If I remember correctly my lessons in British history it was Queen
Victoria’s foreign secretary Lord Palmerston who claimed that
he was a conservative at home and a liberal abroad.
Tony
Blair is cast in the Palmerstonian mould. All his preaching about
poverty and concern for the poor and the destitute, about the global
threat of terrorism is nothing more than sounds from the pulpit.
Blair’s concern about terrorism is only when British and possibly
his friend George Bush’s interests are perceived as threatened.
What happens in the rest of the world is cynically obliterated with
the flourish of a Lord Nelson holding a telescope to his blind eye.
Blair,
the self-proclaimed master blaster of terrorism who is ready to
deport radical Muslim clerics, is either naïve or cynically
insouciant to the fact that deporting Muslims or cracking down on
Muslims alone are not going to eradicate or minimise terrorism.
Terrorism
is a globalised and free market phenomenon as much as the trade
an investment his government promotes.
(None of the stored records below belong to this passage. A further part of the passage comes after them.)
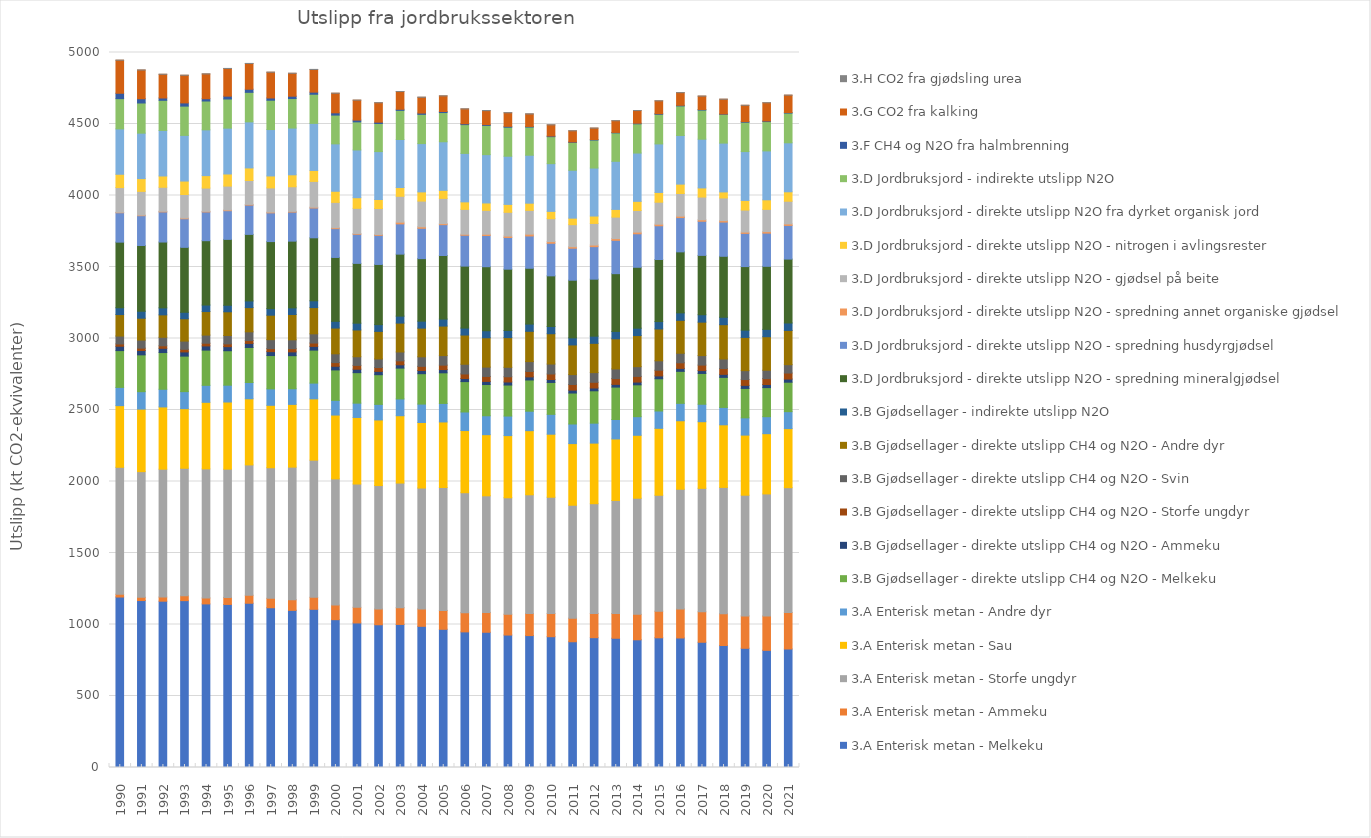
| Category | 3.A Enterisk metan - Melkeku | 3.A Enterisk metan - Ammeku | 3.A Enterisk metan - Storfe ungdyr | 3.A Enterisk metan - Sau | 3.A Enterisk metan - Andre dyr | 3.B Gjødsellager - direkte utslipp CH4 og N2O - Melkeku | 3.B Gjødsellager - direkte utslipp CH4 og N2O - Ammeku | 3.B Gjødsellager - direkte utslipp CH4 og N2O - Storfe ungdyr | 3.B Gjødsellager - direkte utslipp CH4 og N2O - Svin | 3.B Gjødsellager - direkte utslipp CH4 og N2O - Andre dyr | 3.B Gjødsellager - indirekte utslipp N2O | 3.D Jordbruksjord - direkte utslipp N2O - spredning mineralgjødsel | 3.D Jordbruksjord - direkte utslipp N2O - spredning husdyrgjødsel | 3.D Jordbruksjord - direkte utslipp N2O - spredning annet organiske gjødsel | 3.D Jordbruksjord - direkte utslipp N2O - gjødsel på beite | 3.D Jordbruksjord - direkte utslipp N2O - nitrogen i avlingsrester | 3.D Jordbruksjord - direkte utslipp N2O fra dyrket organisk jord | 3.D Jordbruksjord - indirekte utslipp N2O | 3.F CH4 og N2O fra halmbrenning | 3.G CO2 fra kalking | 3.H CO2 fra gjødsling urea |
|---|---|---|---|---|---|---|---|---|---|---|---|---|---|---|---|---|---|---|---|---|---|
| 1990.0 | 1192.096 | 19.729 | 887.637 | 431.003 | 127.547 | 257.414 | 30.503 | 15.841 | 55.483 | 150.133 | 47.608 | 458.829 | 205.579 | 3.071 | 173.004 | 93.078 | 317.139 | 211.479 | 37.863 | 230.971 | 0.553 |
| 1991.0 | 1167.5 | 22.881 | 878.616 | 437.191 | 121.972 | 257.51 | 30.33 | 16.626 | 56.31 | 152.941 | 48.724 | 459.727 | 208.429 | 3.908 | 166.168 | 89.287 | 317.832 | 211.012 | 29.762 | 200.642 | 0.553 |
| 1992.0 | 1163.016 | 28.773 | 894.265 | 435.364 | 123.491 | 256.804 | 29.822 | 17.31 | 59.729 | 156.686 | 49.077 | 460.233 | 210.531 | 4.449 | 167.952 | 79.016 | 318.524 | 210.589 | 16.201 | 165.651 | 0.553 |
| 1993.0 | 1166.887 | 33.322 | 892.356 | 416.771 | 119.211 | 248.279 | 29.47 | 18.115 | 57.434 | 156.02 | 45.456 | 454.121 | 199.937 | 4.686 | 165 | 93.968 | 319.217 | 204.799 | 22.387 | 193.266 | 0.553 |
| 1994.0 | 1143.943 | 41.733 | 902.55 | 465.481 | 118.721 | 246.513 | 29.187 | 18.836 | 56.858 | 164.543 | 45.573 | 449.957 | 200.934 | 4.454 | 162.614 | 87.185 | 319.909 | 201.782 | 16.072 | 173.17 | 0.553 |
| 1995.0 | 1140.341 | 48.964 | 897.144 | 469.353 | 117.683 | 240.959 | 28.651 | 19.159 | 58.75 | 165.719 | 45.785 | 460.698 | 200.57 | 4.896 | 167.185 | 84.65 | 320.602 | 203.706 | 19.911 | 193.307 | 0.553 |
| 1996.0 | 1148.682 | 55.832 | 911.447 | 462.471 | 113.772 | 245.093 | 28.509 | 19.849 | 61.01 | 169.321 | 46.699 | 465.32 | 204.769 | 4.983 | 167.032 | 87.974 | 322.189 | 206.498 | 21.728 | 179.906 | 0.553 |
| 1997.0 | 1117.221 | 66.09 | 912.938 | 436.467 | 114.933 | 233.119 | 27.551 | 20.77 | 62.83 | 171.136 | 45.715 | 469.012 | 200.769 | 4.988 | 169.528 | 83.592 | 324.53 | 205.09 | 15.634 | 180.072 | 0.553 |
| 1998.0 | 1098.84 | 74.381 | 927.279 | 438.698 | 109.306 | 231.303 | 26.748 | 22.264 | 62.098 | 177.005 | 46.318 | 466.657 | 203.045 | 5.056 | 172.131 | 83.59 | 326.872 | 206.358 | 16.416 | 160.073 | 0.553 |
| 1999.0 | 1106.189 | 83.909 | 959.207 | 428.637 | 110.218 | 230.591 | 26.096 | 23.437 | 64.391 | 183.525 | 47.588 | 440.397 | 208.346 | 5.627 | 180.245 | 76.697 | 329.214 | 203.71 | 14.747 | 158.506 | 0.553 |
| 2000.0 | 1033.829 | 101.916 | 882.618 | 446.315 | 102.771 | 212.92 | 25.374 | 25.783 | 61.435 | 180.16 | 47.02 | 446.635 | 201.539 | 6.27 | 177.185 | 77.726 | 331.556 | 201.321 | 15.713 | 137.107 | 0.112 |
| 2001.0 | 1010.891 | 109.123 | 862.223 | 465.553 | 100.113 | 213.179 | 24.199 | 26.712 | 60.428 | 187.322 | 47.362 | 418.175 | 203.522 | 5.695 | 175.726 | 74.349 | 333.898 | 196.465 | 12.388 | 139.482 | 0.075 |
| 2002.0 | 998.071 | 110.361 | 863.272 | 458.675 | 108.867 | 207.531 | 23.308 | 26.828 | 60.069 | 192.722 | 47.184 | 420.889 | 203.53 | 6.161 | 181.216 | 63.439 | 334.874 | 196.544 | 9.283 | 135.639 | 0.426 |
| 2003.0 | 1000.429 | 117.335 | 871.366 | 470.878 | 117.335 | 215.617 | 23.101 | 27.881 | 61.857 | 201.973 | 48.766 | 433.399 | 211.618 | 11.91 | 181.047 | 61.163 | 335.85 | 203.681 | 7.794 | 123.874 | 0.075 |
| 2004.0 | 987.29 | 121.857 | 845.149 | 458.392 | 128.769 | 212.447 | 22.385 | 29.08 | 66.568 | 200.654 | 48.635 | 437.326 | 212.192 | 10.271 | 179.95 | 64.274 | 337.801 | 204.607 | 8.745 | 110.248 | 1.216 |
| 2005.0 | 966.431 | 132.057 | 859.631 | 458.339 | 129.43 | 214.056 | 22.763 | 31.139 | 66.673 | 206.422 | 48.905 | 444.736 | 215.395 | 7.367 | 176.387 | 56.295 | 339.753 | 204.258 | 7.337 | 109.179 | 0.1 |
| 2006.0 | 948.4 | 134.14 | 838.981 | 434.779 | 129.918 | 212.344 | 21.573 | 31.953 | 67.954 | 204.114 | 48.833 | 433.296 | 215.594 | 7.189 | 173.727 | 52.748 | 338.777 | 201.282 | 6.131 | 103.801 | 0.124 |
| 2007.0 | 945.749 | 138.722 | 815.373 | 427.614 | 132.176 | 218.457 | 21.761 | 34.933 | 65.296 | 204.989 | 49.214 | 447.686 | 218.129 | 9.082 | 166.831 | 51.818 | 337.873 | 204.296 | 5.82 | 97.479 | 1.175 |
| 2008.0 | 926.242 | 145.446 | 814.401 | 434.901 | 136.727 | 216.849 | 21.438 | 36.529 | 66.159 | 207.374 | 50.1 | 428.59 | 221.586 | 10.089 | 166.096 | 55.227 | 336.969 | 202.706 | 6.148 | 94.83 | 0.893 |
| 2009.0 | 922.425 | 153.638 | 830.952 | 448.495 | 136.066 | 218.551 | 21.62 | 37.852 | 68.812 | 211.878 | 50.67 | 390.232 | 225.891 | 12.572 | 166.502 | 50.148 | 335.383 | 197.006 | 4.243 | 86.921 | 1.348 |
| 2010.0 | 914.631 | 161.601 | 813.672 | 440.908 | 138.835 | 222.958 | 20.566 | 38.683 | 69.665 | 211.777 | 50.735 | 354.036 | 227.936 | 11.613 | 160.116 | 51.221 | 333.796 | 188.808 | 4.379 | 78.007 | 0.325 |
| 2011.0 | 879.351 | 165.042 | 789.58 | 431.122 | 137.033 | 216.523 | 20.373 | 39.363 | 69.023 | 207.508 | 49.629 | 403.011 | 223.865 | 10.47 | 154.052 | 45.672 | 334.88 | 194.657 | 3.312 | 77.934 | 0.328 |
| 2012.0 | 907.856 | 169.605 | 767.255 | 423.777 | 139.517 | 226.256 | 19.672 | 39.859 | 67.574 | 204.842 | 50.182 | 398.449 | 227.487 | 11.386 | 150.856 | 51.862 | 335.635 | 195.772 | 3.509 | 79.873 | 0.226 |
| 2013.0 | 903.765 | 172.976 | 790.91 | 429.972 | 135.943 | 226.652 | 19.081 | 40.302 | 67.61 | 210.796 | 51.359 | 403.977 | 233.19 | 12.247 | 150.154 | 53.735 | 336.39 | 198.967 | 3.109 | 81.665 | 0.16 |
| 2014.0 | 893.017 | 177.937 | 812.153 | 440.005 | 130.101 | 222.754 | 19.369 | 39.632 | 68.044 | 217.623 | 51.595 | 425.748 | 234.342 | 11.737 | 151.061 | 63.924 | 337.888 | 204.459 | 3.983 | 88.607 | 0.163 |
| 2015.0 | 906.932 | 186.398 | 810.459 | 468.03 | 121.261 | 225.259 | 20.209 | 39.465 | 66.011 | 222.613 | 51.644 | 433.977 | 236.163 | 10.871 | 153.843 | 68.225 | 339.386 | 207.167 | 4.38 | 89.677 | 0.216 |
| 2016.0 | 905.726 | 203.168 | 836.947 | 479.028 | 121.753 | 223.687 | 20.696 | 38.984 | 66.894 | 230.071 | 52.215 | 426.674 | 239.663 | 10.262 | 158.203 | 65.717 | 340.166 | 206.649 | 4.278 | 88.313 | 0.189 |
| 2017.0 | 875.843 | 212.703 | 863.578 | 465.962 | 122.122 | 215.305 | 20.107 | 38.562 | 66.269 | 233.853 | 51.869 | 415.071 | 238.681 | 10.291 | 158.941 | 63.754 | 340.811 | 203.676 | 4.218 | 93.441 | 0.092 |
| 2018.0 | 853.181 | 222.268 | 883.268 | 437.721 | 121.541 | 210.203 | 21.111 | 40.557 | 66.92 | 239.785 | 51.926 | 426.39 | 239.31 | 10.22 | 158.37 | 42.253 | 341.457 | 201.504 | 2.401 | 102.906 | 0.103 |
| 2019.0 | 833.576 | 226.354 | 844.276 | 420.279 | 120.581 | 205.723 | 21.481 | 40.783 | 62.076 | 232.254 | 50.93 | 444.601 | 232.222 | 9.189 | 153.611 | 67.483 | 341.731 | 205.112 | 4.198 | 114.301 | 0.104 |
| 2020.0 | 819.262 | 240.193 | 853.603 | 421.364 | 118.787 | 203.409 | 21.56 | 41.266 | 58.641 | 234.354 | 51.428 | 440.932 | 232.121 | 10.615 | 155.41 | 66.906 | 342.005 | 205.054 | 4.246 | 127.323 | 0.082 |
| 2021.0 | 828.727 | 255.445 | 872.542 | 413.152 | 118.491 | 205.972 | 22.112 | 42.117 | 58.336 | 239.52 | 52.105 | 446.754 | 235.418 | 10.574 | 158.682 | 65.905 | 342.638 | 207.911 | 3.646 | 121.562 | 0.096 |

Terrorism is not stopped
by chopping off one tentacle of an octopus. Any person with average
intelligence knows that. It is the head stupid.But while concentrating
his ire against radical Muslims, he is turning a blind eye to the
potential for terrorism that lies within his own society. In 2000-
and that was before 9/11- Britain passed anti-terrorism legislation
under which it banned several organisations deemed to be international
terrorist groups. But some of them continue to operate and raise
money that go to fund terrorism despite these laws.
When
the Home Office wanted to include the LTTE in the list, it was the
foreign office that was against it, particularly the head of the
South Asia Division at the time, Stephen Evans, now Britain’s
high commissioner in Colombo.
Fortunately
the Home Office ignored his advice. But has that stopped the former
head of the South Asian desk from abandoning his line of thinking
regarding the LTTE, which according to an Indian intelligence analyst
has carried out 250 suicide bombings to date.
Consequent
to the assassination of Lakshman Kadirgamar, Sri Lanka appealed
to the international community to adopt a tougher stance against
the LTTE in keeping with its responsibilities under international
law.
Until the end of 2005 Britain holds the presidency of the European
Union that has been quite vociferous in the past about the LTTE
eschewing violence and violating accepted norms of conduct.
The
world will be watching to see how Britain conducts itself as president
of the EU. If Britain is sincere about fighting terrorism, its application
of the law should be uniform and consciously applied to enhance
and ensure its commitment to combat terrorism. It must take the
lead.
If
it concentrates its energies against one group — the Muslims
— and lets others off the hook, it will be seen as indeed
a clash of civilisations- in A minor.